In den sozialen Netzwerken verbreitet sich gerade eine Praktikumsanzeige der etwas anderen Art. Veröffentlicht wurde sie auf der Recruiting-Plattform "Indeed", auf der Arbeitgeber offene Stellen inserieren. Gesucht wurde in diesem Fall ein Praktikant, der für einige Zeit in einem IT-Unternehmen mitarbeiten sollte. Allerdings sollte es dafür kein Geld geben – im Gegenteil: "Beachten Sie, dass es sich um ein umgekehrt finanziertes Praktikum handelt" schrieb das Unternehmen in die Anzeige. Das bedeutet: Der Praktikant sollte keine Vergütung für seine Arbeit, sondern sogar selbst 15 Dollar pro Stunde zahlen.
Ein Screenshot des Angebots – wenn man denn davon sprechen kann – kursiert seit einigen Tagen auf Twitter und Reddit und bringt dort die User auf die Palme. "Das ist ein neuer Tiefpunkt", kommentiert ein User, ein anderer schreibt: "Der Kapitalismus hat endgültig gewonnen." "Hoffentlich ist das nur ein Fake", meint ein Twitterer. Ob die Anzeige tatsächlich ernstgemeint ist, ist in der Tat nicht ganz klar.
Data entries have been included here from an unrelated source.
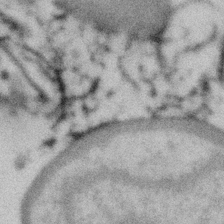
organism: Gemmata obscuriglobus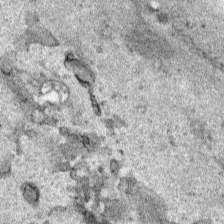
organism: Human
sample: Mitochondria in HCT116 cells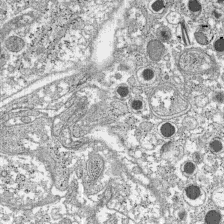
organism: C57BL Mouse
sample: Pancreatic islet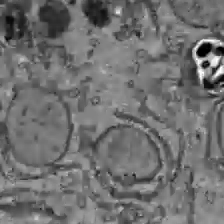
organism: C57BL Mouse
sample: Liver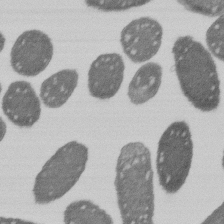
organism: E. coli
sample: Bacterial nucleoid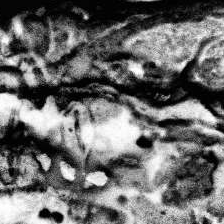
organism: Human
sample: Temporal Lobe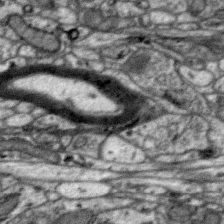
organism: Zebra finch
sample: Brain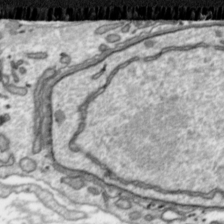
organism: Toxoplasma gondii
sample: Parasites in a vacuole inside a host cell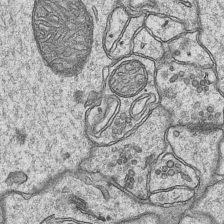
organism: Mouse
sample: CA1 Hippocampus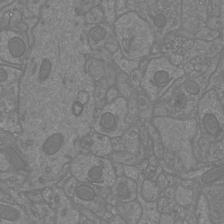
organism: Mouse
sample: Cortical neurons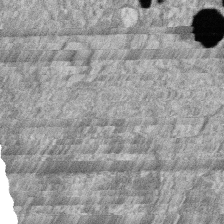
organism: Zebrafish
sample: Cilia; retinal pigment epithelium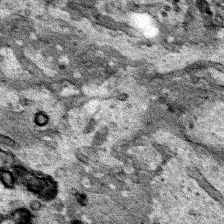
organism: Human
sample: Mitochondria in HCT116 cells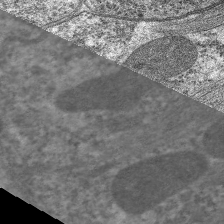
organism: C. elegans
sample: Pharynx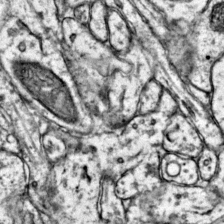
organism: Mouse
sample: Primary visual cortex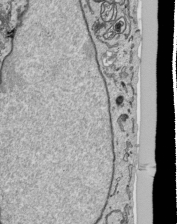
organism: Human
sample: Mitochondria in HCT116 cells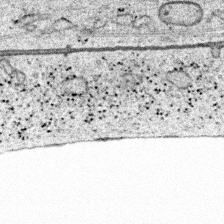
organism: Human
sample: HeLa cells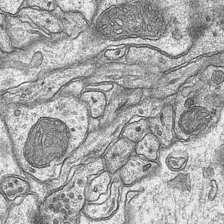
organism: Mouse
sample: CA1 Hippocampus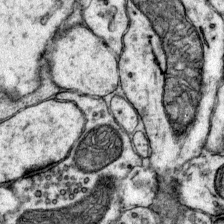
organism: Mouse
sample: Primary visual cortex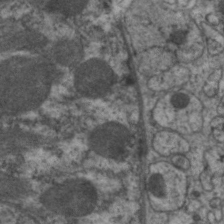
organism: C. elegans
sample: Pharynx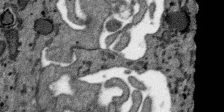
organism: Human
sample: Lung epithelial cells, uninfected (mock) control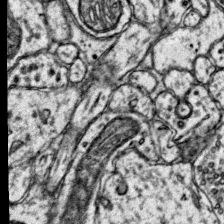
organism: Mouse
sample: Primary visual cortex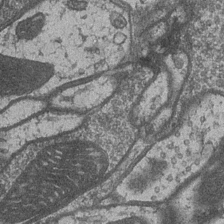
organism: Drosophila
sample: Optic medulla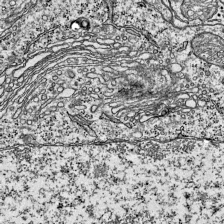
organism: Mouse
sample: Visual Cortex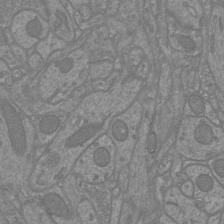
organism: Mouse
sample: Cortical neurons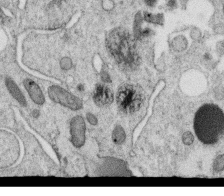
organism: C. elegans
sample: C. elegans oocyte; sperm cells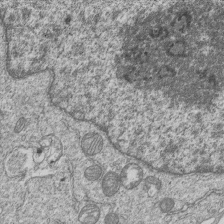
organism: Human
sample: MDA-MB-231 cells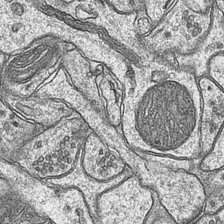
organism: Mouse
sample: CA1 Hippocampus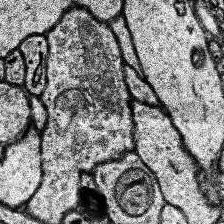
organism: Human
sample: Temporal Lobe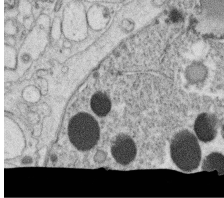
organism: C. elegans
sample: C. elegans oocyte; sperm cells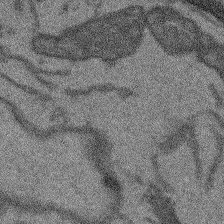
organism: Arabidopsis thaliana
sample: Root tip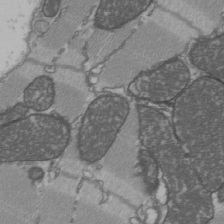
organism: C57BL Mouse
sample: Heart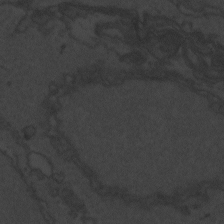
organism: Zebrafish
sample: Macrophage infected with Toxoplasma gondii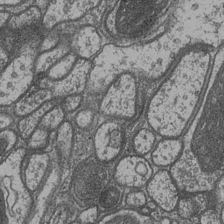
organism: Drosophila
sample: Optic medulla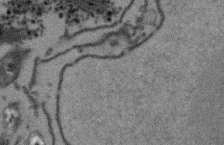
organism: Arabidopsis thaliana
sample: Root tip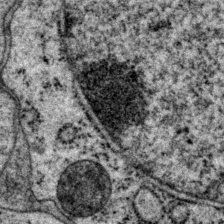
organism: P. pacificus
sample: Pharynx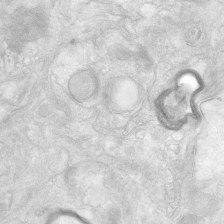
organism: Human
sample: Neocortex

Sollen Praktikanten für ein Praktikum bezahlen?
Offenbar hat es die Annonce auf der Seite aber wirklich gegeben: "Indeed" gab auf Twitter bekannt, dass es die Anzeige gelöscht habe und den Fall weiter unter die Lupe nehmen wolle. Gibt es in New York nun wirklich eine Firma, die Praktikanten blechen lässt, oder handelt es sich nur um einen Spaß? Das lässt sich (noch) nicht mit Sicherheit sagen – das Unternehmen, das die Stelle ausgeschrieben haben soll, lässt sich mit einer Google-Suche jedenfalls nicht finden. Doch allein schon die Tatsache, dass so viele diese Anzeige für bare Münze nehmen, erzählt eine Menge darüber, was auf dem Arbeitsmarkt falsch läuft.
Besonders Jobeinsteiger haben es schwer, von ihrer Arbeit auch leben zu können. Sie werden bei Praktika häufig mit Hungerlöhnen abgespeist, wenn sie denn überhaupt bezahlt werden. Und wenn sie überhaupt einen Praktikumsplatz ergattern können – denn in vielen Branchen bauen Unternehmen einen Teufelskreislauf aus Forderungen auf, die es vielen schwer machen, überhaupt einen Einstieg zu finden: Wer keine Erfahrung hat, bekommt kein Praktikum. Ohne Praktikum bekommt man keine Erfahrung. Wer keine Erfahrung hat, bekommt kein Praktikum.

Unmotivierte, ausgebrannte Berufseinsteiger
Nun wenden viele ein, dass diese Lehrjahre keine Herrenjahre seien und derlei unbezahlte Arbeit als Investition in die Zukunft zu sehen sei. Gut möglich, dass sich das Engagement in einigen Jahren auszahlt. Aber Arbeit ist ja kein Ehrenamt, sondern für die meisten in erster Linie Broterwerb. Wer in den ersten Jahren seiner Berufslaufbahn (bzw. vor dem eigentlichen Berufseinstieg) schon genug Geld für große Sprünge verdienen will, der hat in den meisten Fällen etwas falsch verstanden. Die Praktikanten von heute auf die Zukunft zu verweisen, ist aber noch absurder: Seinen Lebensunterhalt verdienen muss man im Hier und Jetzt. Und zumindest dafür – das heißt für Miete und Nahrungsmittel – sollte die Entlohnung auch bei einem Praktikum reichen.
In Deutschland gibt es für Praktika mittlerweile den Mindestlohn. Das war ein wichtiger Schritt in die richtige Richtung, um Praktikanten besserzustellen. Allerdings gilt auch diese Regelung nur für solche Praktika, die länger als drei Monate dauern und freiwillig absolviert werden. Durch die schlechte Bezahlung für Praktikanten werden Mitarbeiter erzeugt, die schon ganz am Anfang ihres Berufslebens unmotiviert, enttäuscht und ausgebrannt sind.
Die 15 Euro Stundenlohn, die Praktikanten in New York ihrem Unternehmen angeblich zahlen sollten, wirken da absurd und empörend – unvorstellbar sind sie aber nicht. Das sollte den Arbeitgebern zu denken geben.